Records from a dataset
===
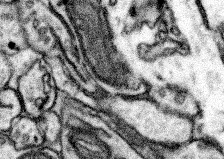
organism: Mouse
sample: Somatosensory cortex neuropil
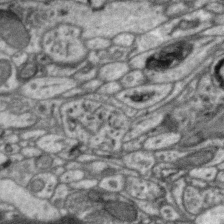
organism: Zebra finch
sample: Brain
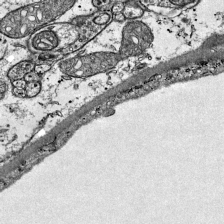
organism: Mouse
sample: Visual Cortex
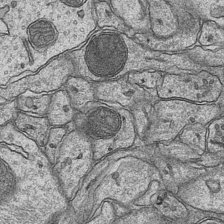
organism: Mouse
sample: CA1 Hippocampus
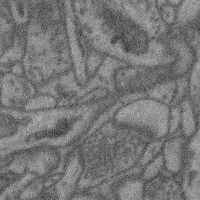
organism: Mouse
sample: Cerebral cortex
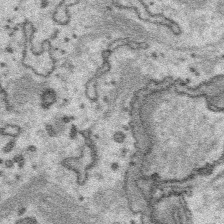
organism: Platynereis dumerilii
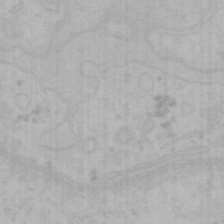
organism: Mouse
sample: Choroid plexus
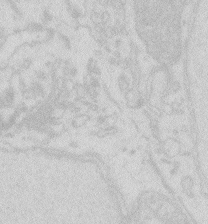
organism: Zebrafish
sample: Macrophage
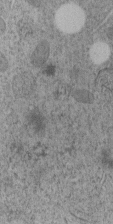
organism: C. elegans
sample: C. elegans embryo early stage
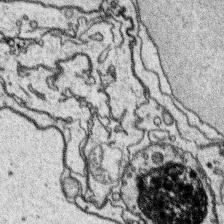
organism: Platynereis dumerilii
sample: Parapodia
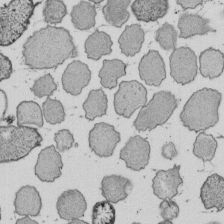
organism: E. coli
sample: Bacterial nucleoid
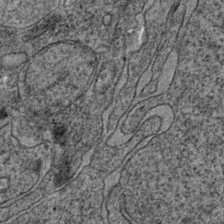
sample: Trachea
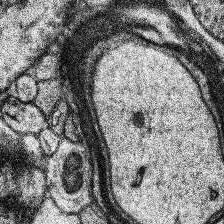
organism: Human
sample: Temporal Lobe
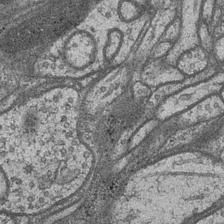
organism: Drosophila
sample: Optic medulla
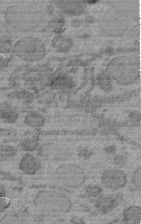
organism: C. elegans
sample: C. elegans embryo early stage
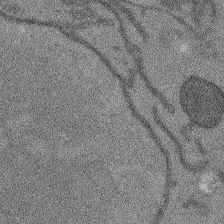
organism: Arabidopsis thaliana
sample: Root tip
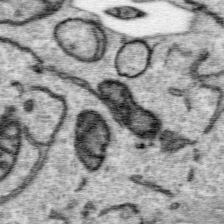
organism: Human
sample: HeLa cells
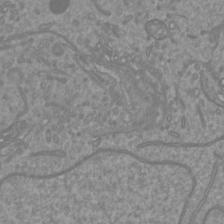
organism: Mouse
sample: Cortical neurons
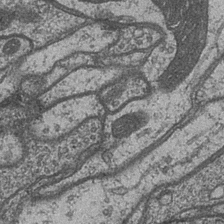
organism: Drosophila
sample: Optic medulla
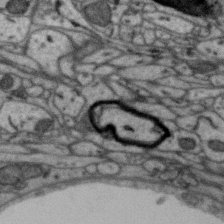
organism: Zebra finch
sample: Brain
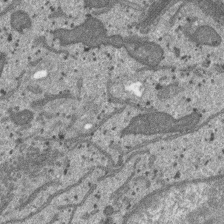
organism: Human
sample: Lung epithelial cells infected with SARS-CoV-2
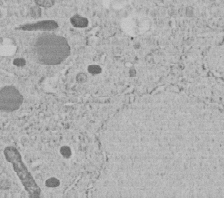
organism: C. elegans
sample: C. elegans embryo early stage
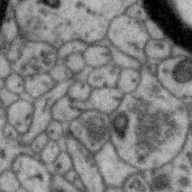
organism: Zebra finch
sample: Brain
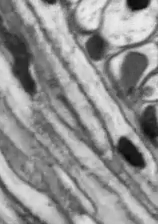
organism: Drosophila
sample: Optic lobe
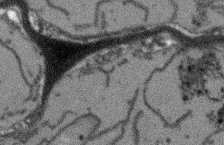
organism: Arabidopsis thaliana
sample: Root tip
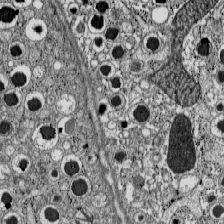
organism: C57BL Mouse
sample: Pancreatic islet
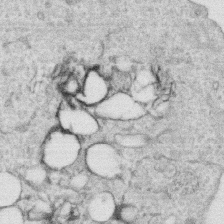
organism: Human
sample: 1205lu cells
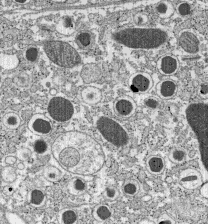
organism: C57BL Mouse
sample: Pancreatic islet
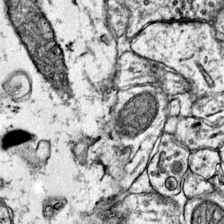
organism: Mouse
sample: Primary visual cortex
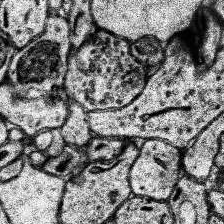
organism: Human
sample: Temporal Lobe
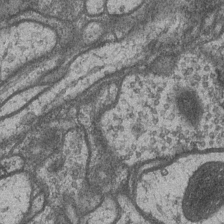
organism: Drosophila
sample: Optic medulla
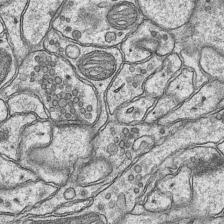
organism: Mouse
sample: CA1 Hippocampus
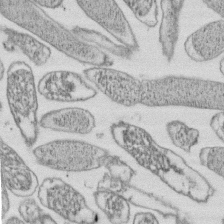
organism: E. coli
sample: Bacterial nucleoid
===
* Goal of the exercise
Copy out the records above in full, exactly as written, but not the pictures.

* Exercise answer
organism: Mouse
sample: Somatosensory cortex neuropil
organism: Zebra finch
sample: Brain
organism: Mouse
sample: Visual Cortex
organism: Mouse
sample: CA1 Hippocampus
organism: Mouse
sample: Cerebral cortex
organism: Platynereis dumerilii
organism: Mouse
sample: Choroid plexus
organism: Zebrafish
sample: Macrophage
organism: C. elegans
sample: C. elegans embryo early stage
organism: Platynereis dumerilii
sample: Parapodia
organism: E. coli
sample: Bacterial nucleoid
sample: Trachea
organism: Human
sample: Temporal Lobe
organism: Drosophila
sample: Optic medulla
organism: C. elegans
sample: C. elegans embryo early stage
organism: Arabidopsis thaliana
sample: Root tip
organism: Human
sample: HeLa cells
organism: Mouse
sample: Cortical neurons
organism: Drosophila
sample: Optic medulla
organism: Zebra finch
sample: Brain
organism: Human
sample: Lung epithelial cells infected with SARS-CoV-2
organism: C. elegans
sample: C. elegans embryo early stage
organism: Zebra finch
sample: Brain
organism: Drosophila
sample: Optic lobe
organism: Arabidopsis thaliana
sample: Root tip
organism: C57BL Mouse
sample: Pancreatic islet
organism: Human
sample: 1205lu cells
organism: C57BL Mouse
sample: Pancreatic islet
organism: Mouse
sample: Primary visual cortex
organism: Human
sample: Temporal Lobe
organism: Drosophila
sample: Optic medulla
organism: Mouse
sample: CA1 Hippocampus
organism: E. coli
sample: Bacterial nucleoid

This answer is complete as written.